BRIEF = First find the line with "Portada del primer", then reproduce it and all following lines of the data to the end, exactly and with no pictures, adding nothing.

THE DATA =
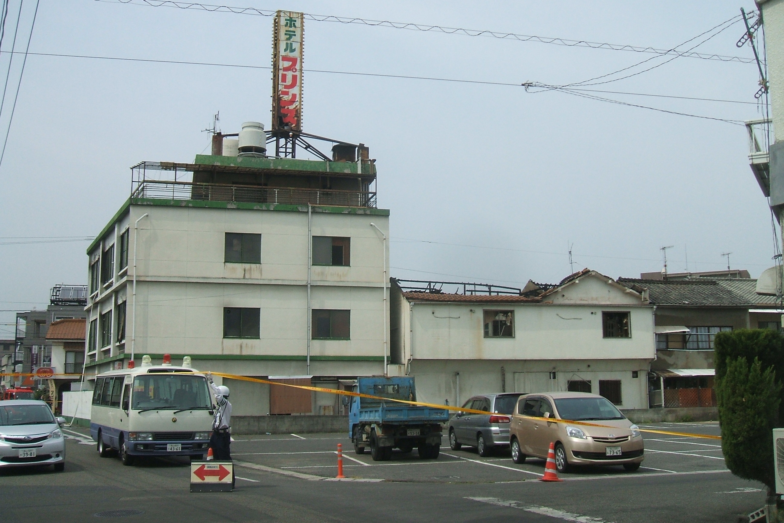 2012年5月13日に広島県福山市西桜町で発生したホテル火災現場を南側より撮影
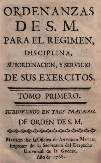 Portada del primer tomo del las reales ordenanzas de Carlos III publicadas en 1768 La imagen ha sido editada para borrar las anotaciones manuales en su parte de arriba
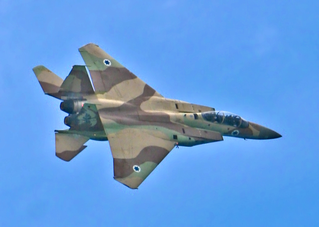 מפגן חיל האוויר יום העצמאות ה-60 למדינת ישראל

SOLUTION FOR THIS EXERCISE =
 Portada del primer tomo del las reales ordenanzas de Carlos III publicadas en 1768 La imagen ha sido editada para borrar las anotaciones manuales en su parte de arriba
 מפגן חיל האוויר יום העצמאות ה-60 למדינת ישראל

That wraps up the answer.